Kenya Update 3

Today we visited Lin Joka, a small village where Sodzo International hosts one of its family strengthening programs. Family representatives are invited to join in groups of 25-30 people who meet weekly for education and financial support. Each family contributes a small amount each week - about 20 shillings, the rough equivalent of 20 cents. The group accumulates this money over time and collectively decides how to use it by making micro loans to group members who have a need. For example, if this week I have school fees to pay for my children, the group loans me the amount I need and then agrees to a time period for me to pay it back. In this way, the group serves as a local bank by keeping the resources within the local community and enabling individual families to meet needs without becoming dependent on people who do not have their best interest at heart.

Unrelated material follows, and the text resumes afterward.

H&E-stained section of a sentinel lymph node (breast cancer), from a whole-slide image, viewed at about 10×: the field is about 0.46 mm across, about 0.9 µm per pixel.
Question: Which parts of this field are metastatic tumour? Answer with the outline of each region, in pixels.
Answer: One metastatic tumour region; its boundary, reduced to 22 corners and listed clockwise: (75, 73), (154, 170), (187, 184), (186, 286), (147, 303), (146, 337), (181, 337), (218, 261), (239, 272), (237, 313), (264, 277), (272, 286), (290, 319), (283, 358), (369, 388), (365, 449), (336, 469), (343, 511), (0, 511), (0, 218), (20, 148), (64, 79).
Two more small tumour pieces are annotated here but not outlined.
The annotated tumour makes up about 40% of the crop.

In addition to these loans, the groups provide opportunities for training and education. That was where we came into the picture today. We were divided up to provide training for groups depending on our areas of experience or expertise. For example, a couple of our group members are business professionals, so they led a discussion on how to price and market the products these families produce, most of which are agricultural in nature.

I was asked to lead a discussion on interpersonal conflict and how to deal with the diversity of personalities that exist within any household. Through a translator I used different animals to talk about the way our personalities differ from each other. Some of us are lions, which means we are natural leaders. Some of us are beavers, which means we are hard workers and rule followers. Some of us are family dogs, which are loyal an eager to please. Some of us are otters, which means we are fun loving and light hearted. This one presented a challenge because these villagers did not know what otter was, so we had to work together to come up with something more familiar. This is the joy and the challenge of working across language and cultural boundaries!

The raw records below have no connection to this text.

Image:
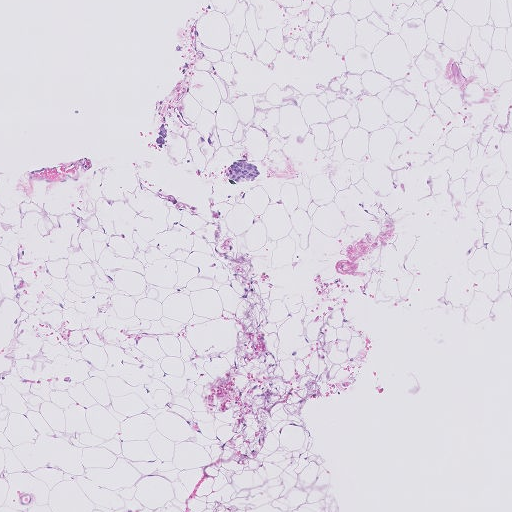
This is a crop of a whole-slide image: an H&E-stained breast-cancer sentinel lymph node section at roughly 5× magnification (about 2.0 µm per pixel; the crop spans about 1.0 mm).
Question:
Show where the tumour is in this image.
Answer:
Outlines of two tumour regions, largest first (closed clockwise paths, crop pixels): region 1: (246, 154), (259, 164), (266, 179), (233, 184), (221, 174), (233, 156); region 2: (160, 115), (172, 119), (167, 151), (150, 148).
Two more small tumour pieces are annotated here but not outlined.
The annotated tumour makes up under 5% of the crop.

There were probably 300 people present, most of them women, who then divided up into smaller groups for the training session. When we arrived, the women were all seated on a hillside to begin their weekly session. They began by singing a praise song and praying over each other. Then a group of traditional dancers welcomed us with a performance of a traditional tribal dance. By the time it was over, they drug us into their circle so we could dance with them. Of course, I am using the word “dance” in the loosest sense of the world! It was an experience that definitely goes on the list of things I did not learn in seminary.

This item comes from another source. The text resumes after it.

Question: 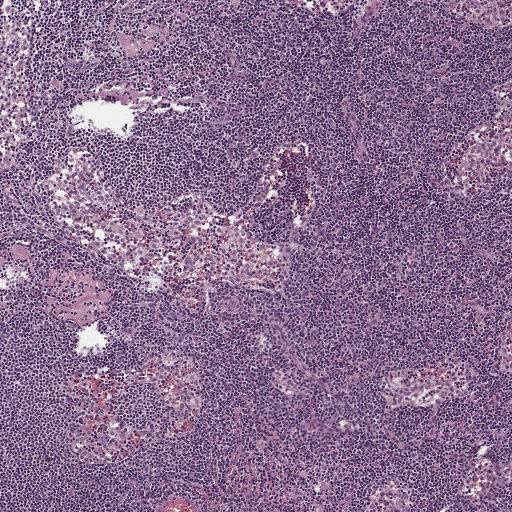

The take away for me today was the communal nature of how these people address their problems. There are no lone rangers here. They understand that whatever they face, they face together. By sharing their concerns, their needs, their ideas, their resources, and their lives, they are finding ways to gradually lift each other up to a better place. The amazing thing is to read Acts 2 and 3 and discover this is exactly how the early church did it! We are seeing the church in action.